Online supplemental material
Fig. S1 shows images from primary screen described in Fig. 1 for the siRNA knockdown of various epigenetic targets. Fig. S2 depicts efficiency of SUV420H2 knockdown, the recovery experiment, and effects of SUV420H2 knockdown on different cancer cell lines of mesenchymal identity. Fig. S3 depicts representative images of migration assay, the effects of SUV420H2 knockdown on cell proliferation, FOXA1 protein levels in pancreatic cancer cells after SUV420H2 knockdown, ZEB1 expression in double-knockdown experiments, ChIP-qPCR experiments for H4K20me3 mark on various genes, and SUV420H2 gain-of-function experiments on Panc 04.03 cells. Fig. S4 depicts SUV420H2 and E-CAD immunofluorescent stains in progressive stages of PDAC. Fig. S5 depicts ZEB1 immunofluorescent stains in progressive stages of PDAC, transcript levels of SUV420H2 in various cancer types, and a working model cartoon of SUV420H2 mechanistic control of epithelial/mesenchymal cell states in pancreatic cancer. Table S1 lists siRNAs used in the study. Table S2 shows RNaseq results for highly and significantly up-regulated genes on SUV420H2 knockdown in PANC-1 cells, listed by protein coding genes (tab one) and other genes (tab two); tab three shows full results of RNAseq. Tables S3 and S4 show gene set enrichment analysis results with MsigDB Hallmark gene sets and with the MsigDB C2 curated signature collection, respectively. Table S5 lists clinical information for PDAC samples used in this study.

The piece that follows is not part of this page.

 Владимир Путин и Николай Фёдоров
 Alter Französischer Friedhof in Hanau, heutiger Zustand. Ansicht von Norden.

All authors were employed by Genentech, Inc., a member of the Roche group, during their respective contributions to the manuscript.

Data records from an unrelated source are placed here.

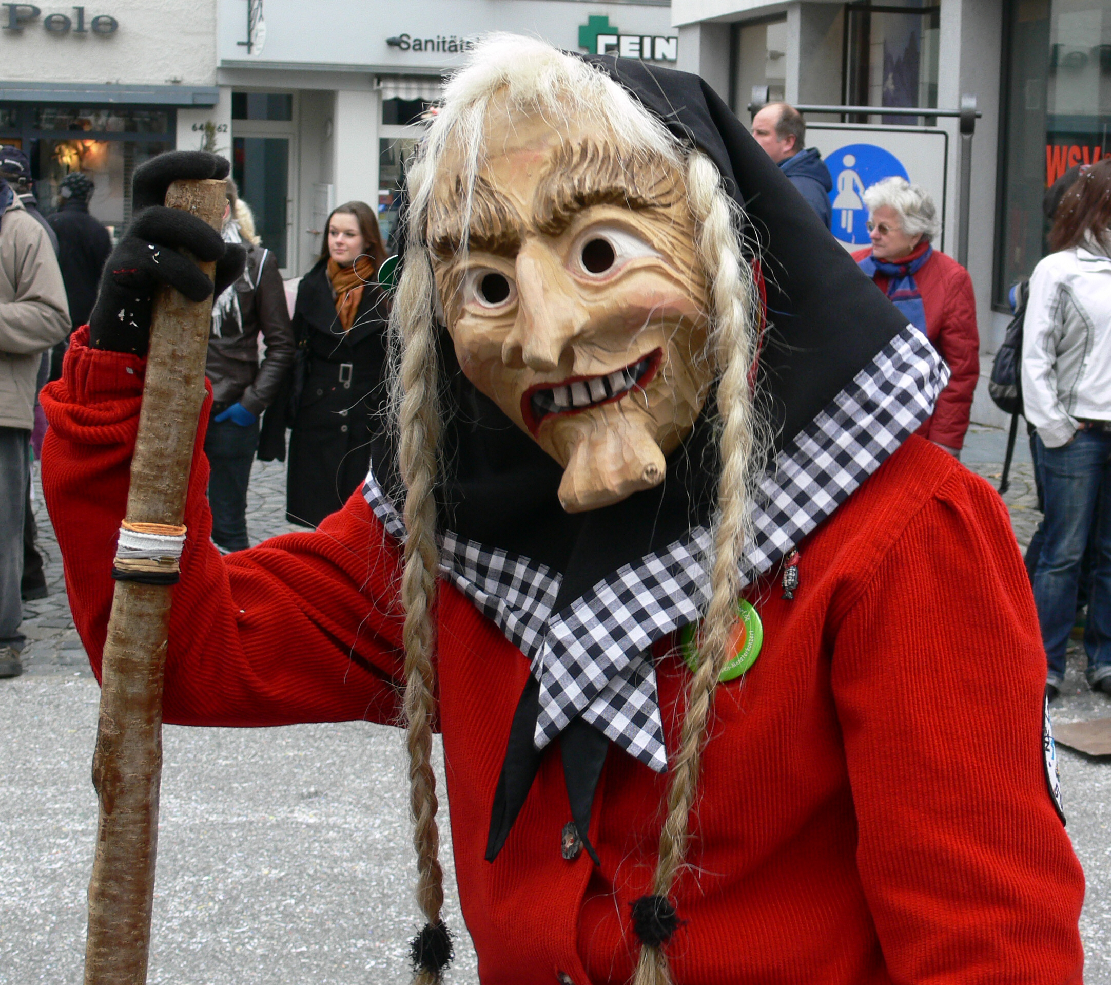 Narrensprung am Fasnetsmontag, 4. Februar 2008 in Ravensburg: Stallhex der Narrenzunft „Lachende Kuh“ Isny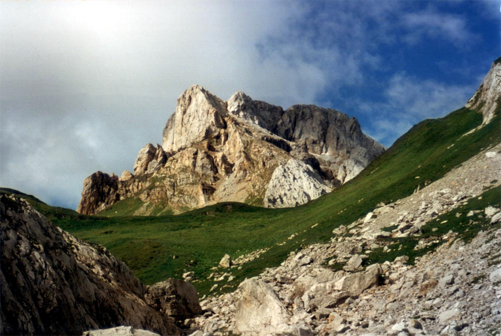 [en]: Monte Peralba (Hochweißstein) seen from NE, Carnic Alps, Italy (south to border to Austria), summit is at the rightmost top [de]: Hochweißstein (Monte Peralba) von NO, Karnische Alpen, Italien (knapp südl. der Grenze zu Österreich), Gipfel rechts außen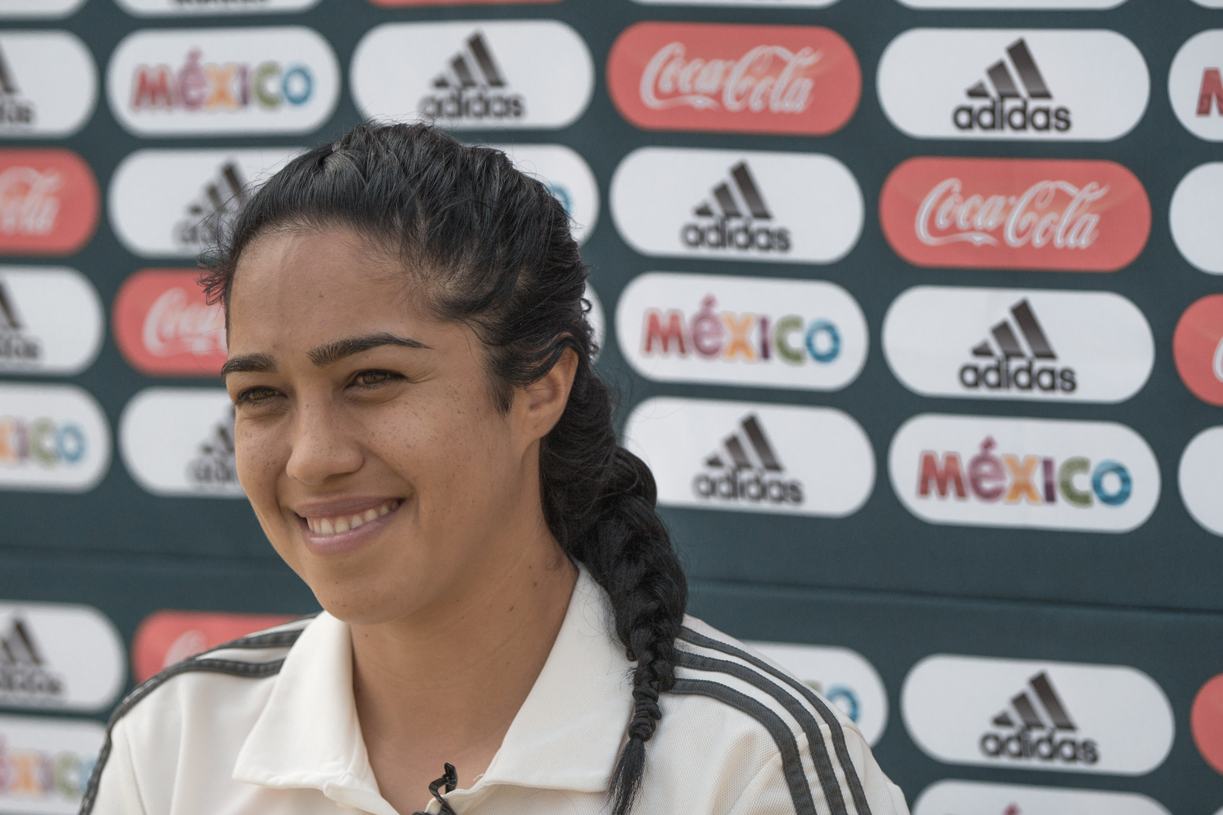 Renae Cuéllar, jugadora de futbol mexicana.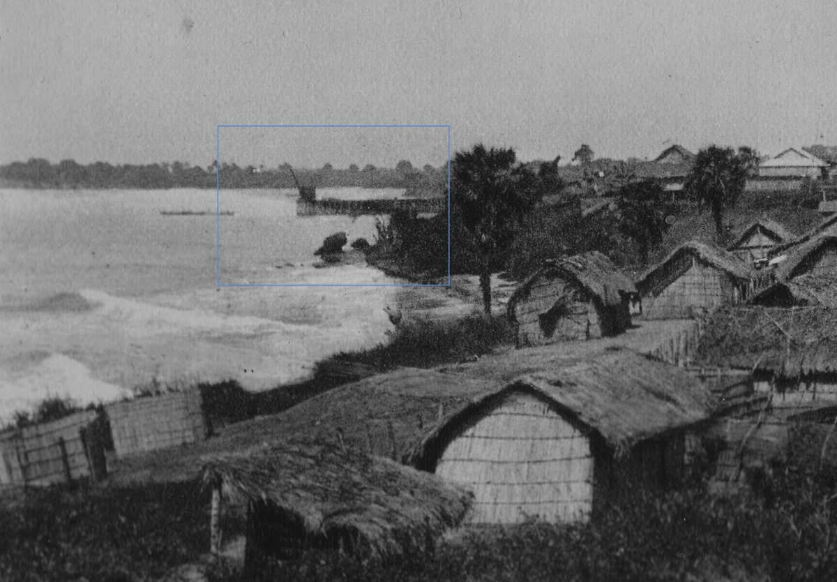 Le CFCO (Chemin de Fer Congo-Ocean) - AEF (Afrique Equatoriale Française) - Les affiches - 1934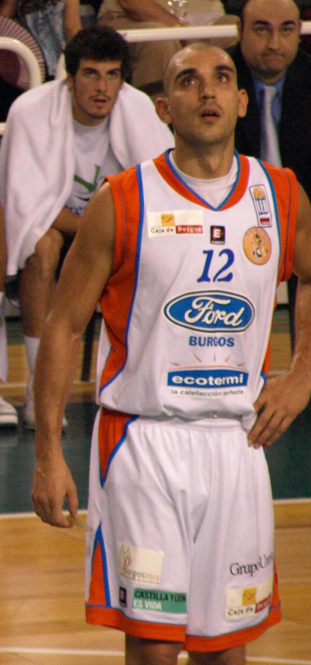 César Sanmartín con la camiseta del Autocid Ford Burgos

The authors declare no further conflict of interest.
Author contributions: M. Viotti and I. Mellman designed experiments and wrote the manuscript with input from all authors. M. Viotti, C. Wilson, D. Arnott, and J.-P. Stephan performed the experiments. Z. Modrusan, S. Jhunjhunwala, and C. Klijn provided expertise in RNAseq. M. Classon and M. McCleland contributed intellectual and technical expertise on chromatin biology. H. Koeppen provided pathology assistance. B. Haley designed and provided various molecular tools used for experiments.
J.-P. Stephan’s present address is Institut de Recherche Servier, Croissy-Sur-Seine, France.